··· Raw data

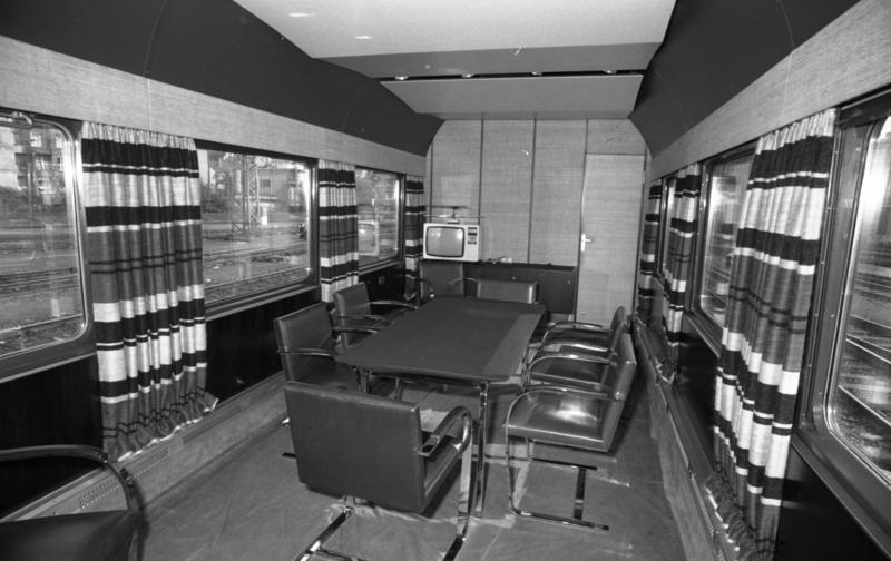 Salon-Zug der Deutschen Bundesbahn (für geplanten DDR-Besuch von Bundeskanzler Helmut Schmidt) [Bundesbahnsonderwagen, alt + neu, in Köln]
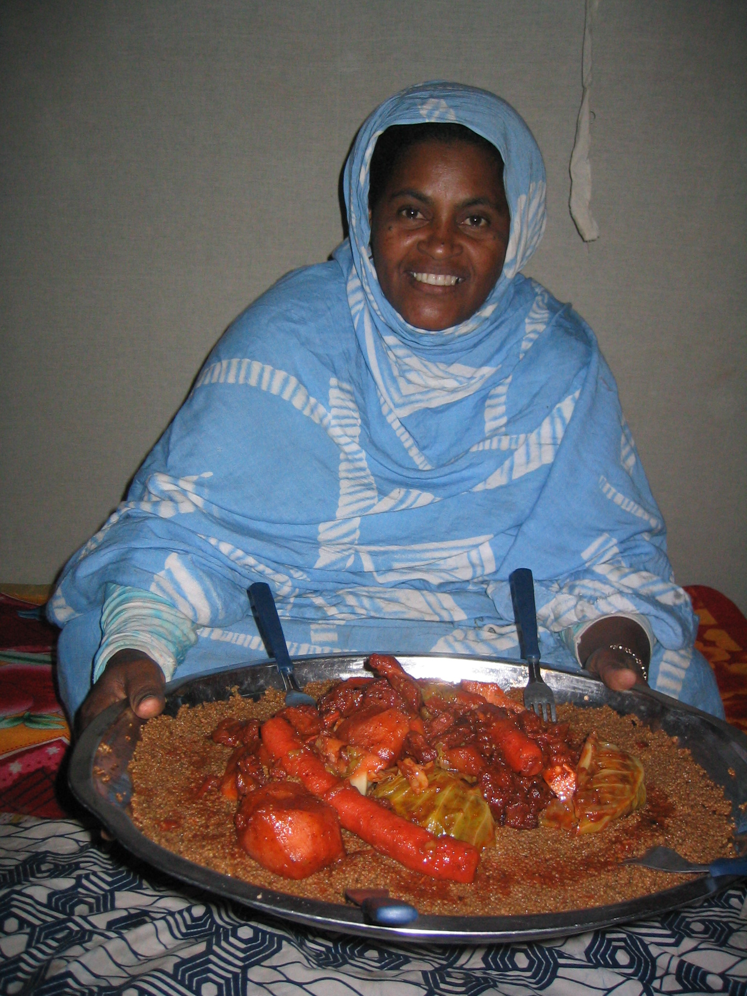 Couscous de dromadaire, réalisé sous la tente dans les dunes d'Ajouer (Mauritanie)
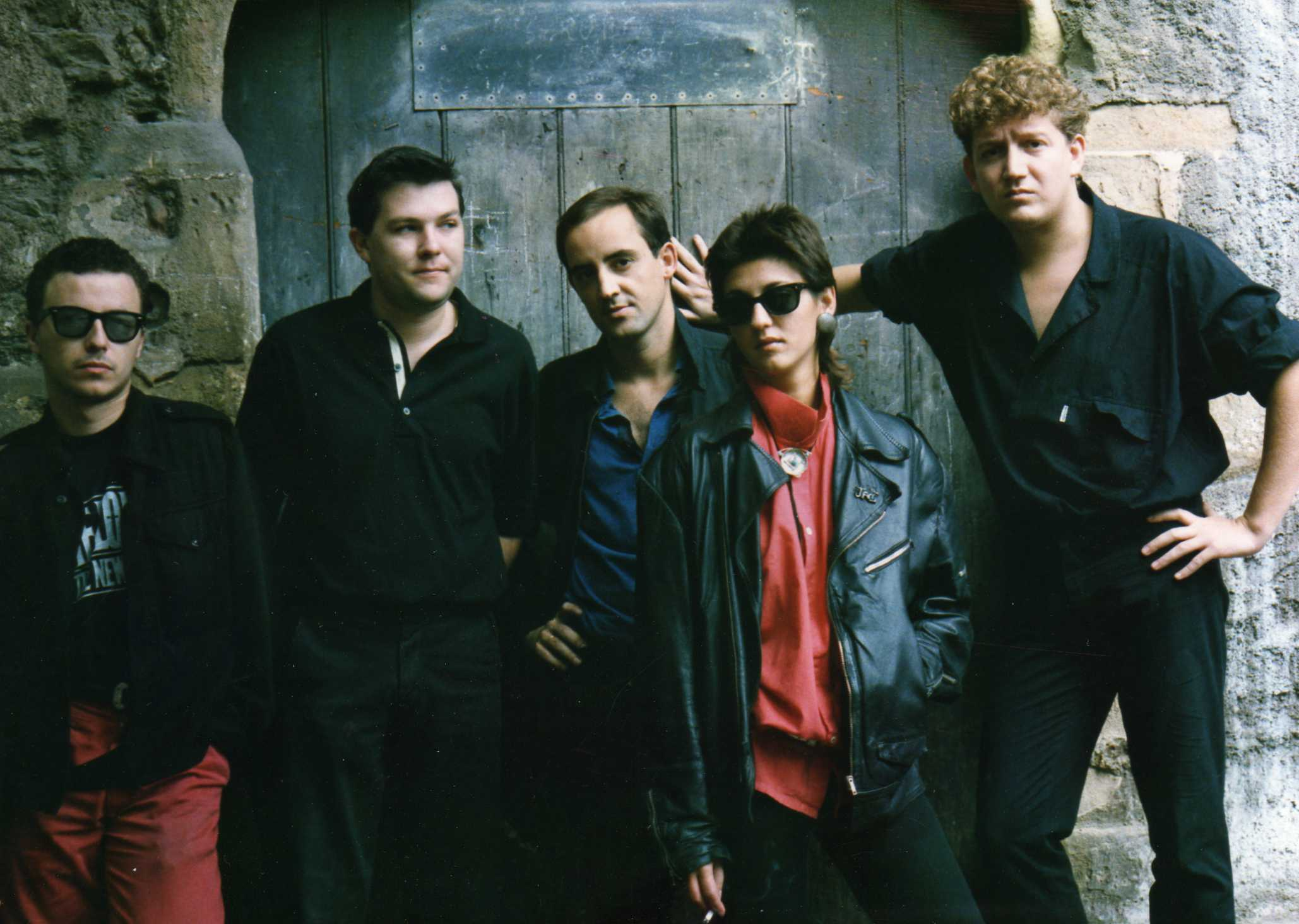 Detectors, grup de Rock Català
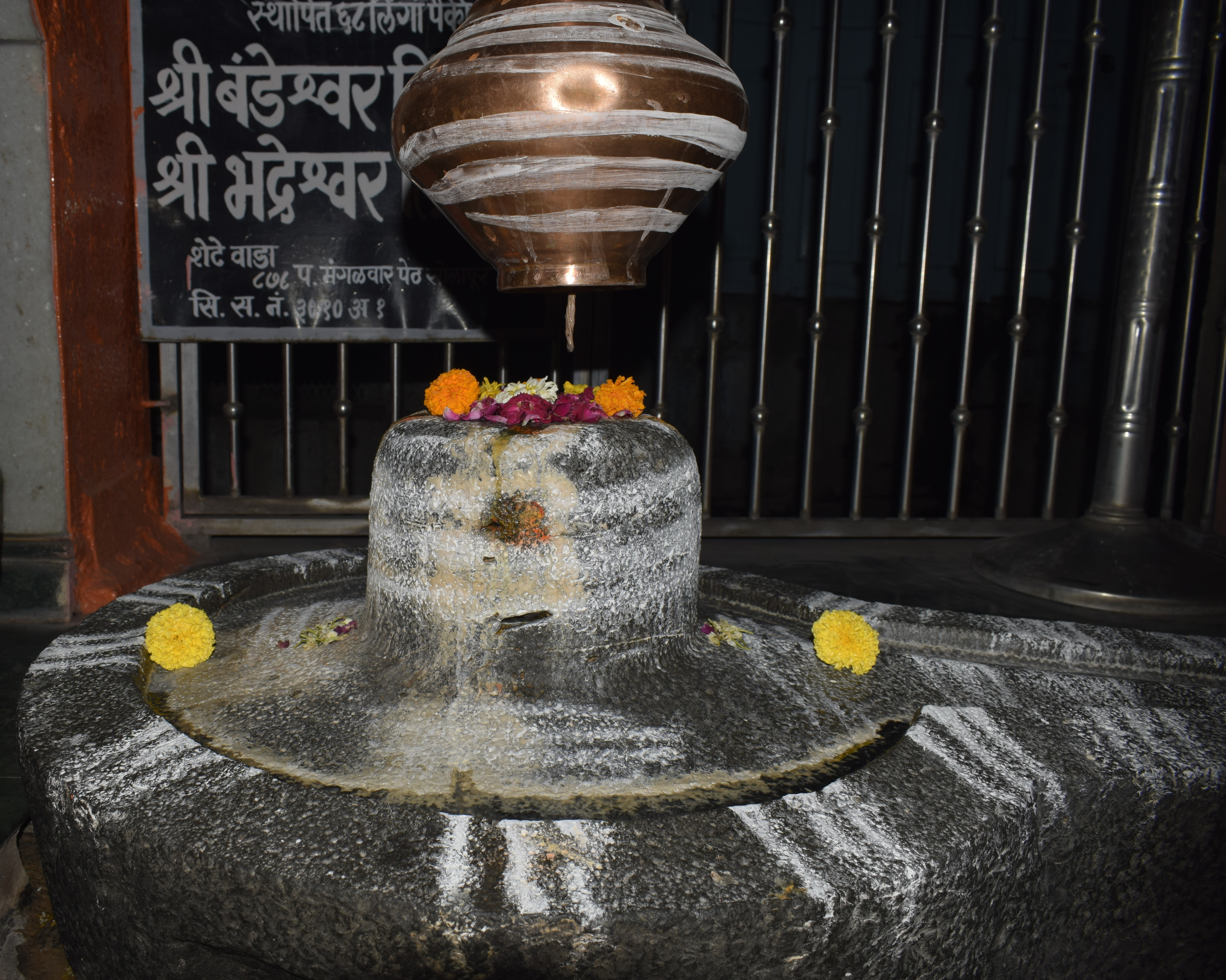 श्री भद्रेश्वर लिंग
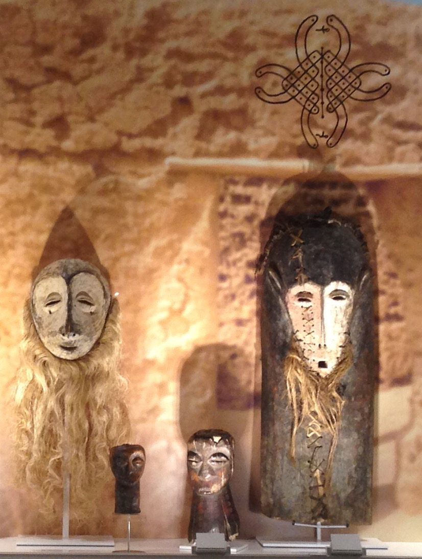 Maschere dell'arte africana tradizionale dell'area Kivu
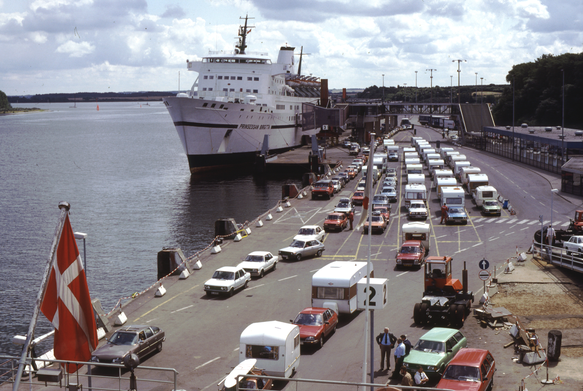 Skandinavienkai in Lübeck-Travemünde im Sommer 1981. Hinten hat die "Prinsessan Birgitta" angelegt.
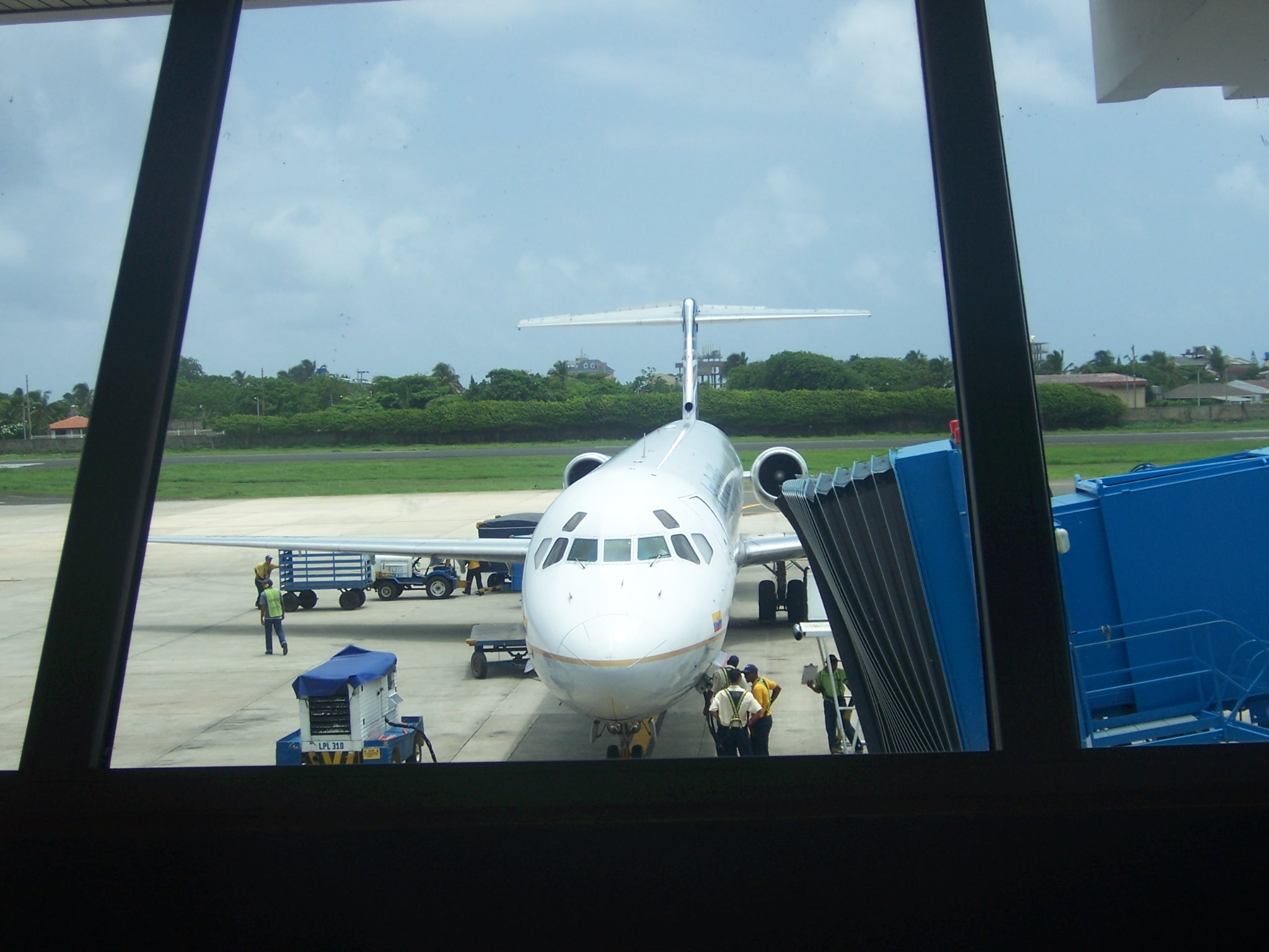 sala de espera en el aeropuerto internacional gustavo rojas pinilla

······

Set the material above down again word for word. Include none of its pictures.

Exercise result >>
 Salon-Zug der Deutschen Bundesbahn (für geplanten DDR-Besuch von Bundeskanzler Helmut Schmidt) [Bundesbahnsonderwagen, alt + neu, in Köln]
 Couscous de dromadaire, réalisé sous la tente dans les dunes d'Ajouer (Mauritanie)
 Detectors, grup de Rock Català
 श्री भद्रेश्वर लिंग
 Maschere dell'arte africana tradizionale dell'area Kivu
 Skandinavienkai in Lübeck-Travemünde im Sommer 1981. Hinten hat die "Prinsessan Birgitta" angelegt.
 sala de espera en el aeropuerto internacional gustavo rojas pinilla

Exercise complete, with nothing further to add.